Das Leben kann so schnell vorbei sein. Mach‘ das, was dir taugt, mach‘ das, wo du etwas bewegen kannst. Wenn du etwas gern machst, machst du es auch gut und wenn du etwas gut machst, verdienst du Geld. Der Lohnzettel als Trost interessiert mich zum Beispiel überhaupt nicht.

"Es wurde auch kein Spieler verpflichtet, mit dem ich nicht von Angesicht zu Angesicht gesprochen habe. Ich will die Emotionen auf der anderen Seite sehen. Es ist kein Monolog. Der Mensch ist wichtig. Das sind alles Fußball-Profis, aber in erster Linie Menschen und oft sehr junge Menschen. Sie kommen in ein Rad hinein, das sie oft überfordert. Per Mertesacker hat darüber zuletzt gesprochen."

Mit dem 17-jährigen Akademie-Torhüter spreche Glasner genauso wie mit dem 60-fachen Teamspieler Emanuel Pogatetz. "Jeder Spieler will gesehen werden, jeder sucht nach Anerkennung. Ich mache mir permanent Gedanken, was einem Spieler helfen könnte." Selbst sucht er auch Hilfe.

Sein Auftreten beschreibt Glasner selbst als emotional. Ganz aus seiner Haut könne er eben auch nicht. "Ich bin alles andere als fehlerfrei", so der Coach, der sich seit Jahren beraten lässt.

Selber Ratgeber wie Peter Stöger

Werner Zöchling heißt der Ratgeber an seiner Seite. Der 67-jährige Steyrer und studierte Soziologe ist Teamentwickler und Berater – unter anderem nimmt auch Peter Stöger dessen Hilfe in Anspruch. "Ich kenne Werner seit 20 Jahren, er hat mich als Spieler im Bereich Persönlichkeitsentwicklung begleitet und unterstützt mich auch jetzt, sagt Glasner, der sich viel mit dem Steyrer austauscht.

Dann wird etwa auch Glasners Auftreten an der Seitenlinie analysiert. Selbst beobachtet er gerne mal auch andere Trainer in ganz anderen Sphären und nimmt sich das eine oder andere für sich mit.

"Mir ist einmal bei einem Champions-League-Halbfinale aufgefallen, wie Jose Mourinho bei einer schlechten Aktion sehr positiv war. Da gab es einen Fehlpass und er applaudierte. Bei einer guten Aktion war es umgekehrt. Darauf schaue ich, das probiere ich aus. Aber es muss auch zu mir passen."

Und es muss Spaß machen. Das war Glasner bis zu einem sommerlichen Tag in Kopenhagen im Jahr 2011 nicht immer glasklar. Auf schmerzvolle Weise wurden ihm damals die Augen geöffnet.
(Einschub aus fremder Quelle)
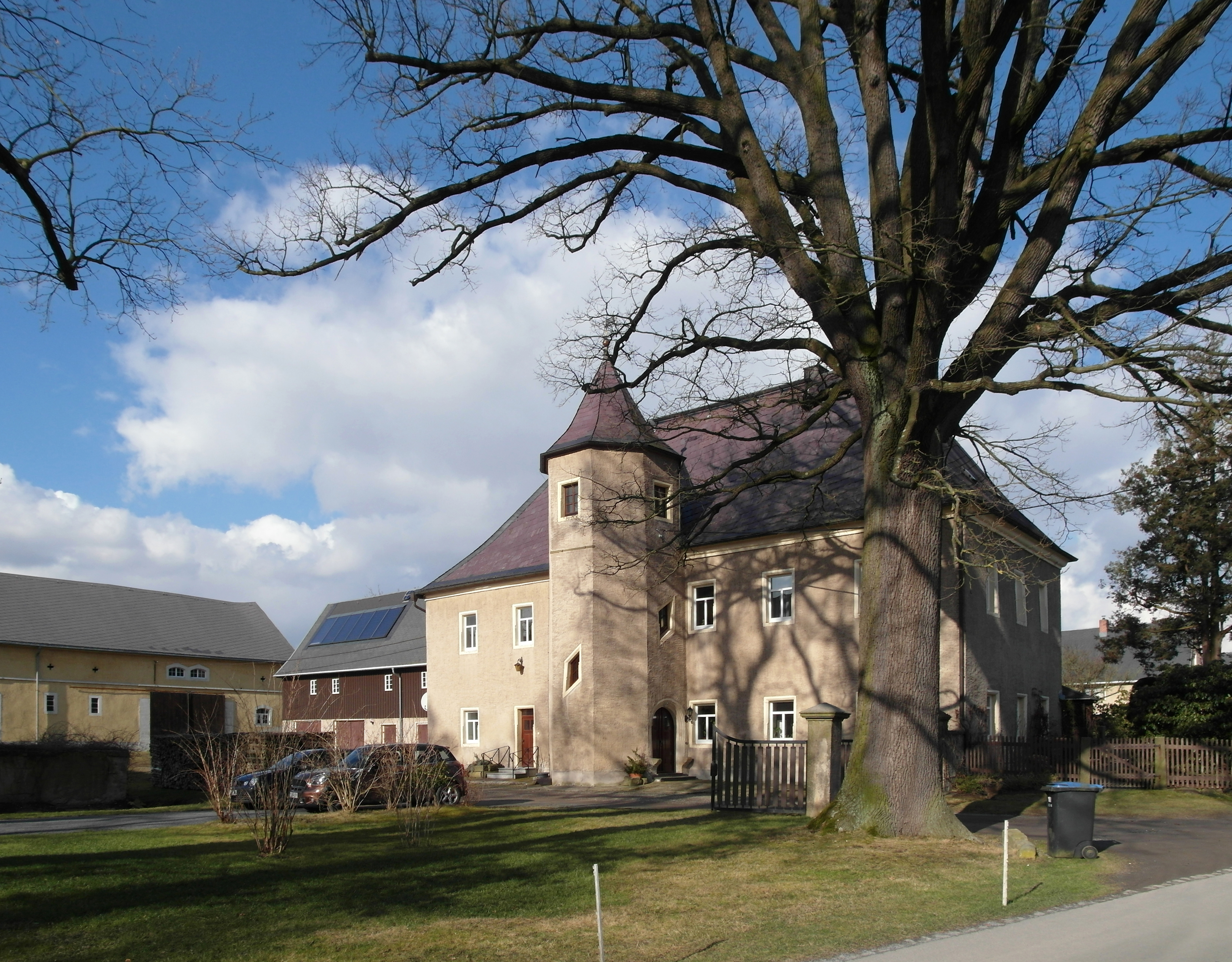 13.02.2018 01833 Rennersdorf (Rennersdorf-Neudörfel, zu Stolpen), Alte Hauptstraße 9 (GMP: 51.060049,14.065185): Erblehngericht Rennersdorf, Sicht von Südosten. [SAM3980.JPG]20180313400DR.JPG(c)Blobelt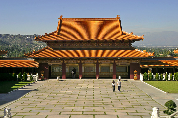 Hsi Lai Temple

"Das Leben kann so schnell vorbei sein. Mach‘ das, was dir taugt, mach‘ das, wo du etwas bewegen kannst. Wenn du etwas gern machst, machst du es auch gut und wenn du etwas gut machst, verdienst du Geld. Der Lohnzettel als Trost interessiert mich zum Beispiel überhaupt nicht. Ich fahre jeden Tag gerne hier her, mache mir jeden Tag gerne Gedanken darüber. Das war nicht immer so, weil alles selbstverständlich war. Mir macht das Spaß, es ist lässig – aber es ist längst nicht alles."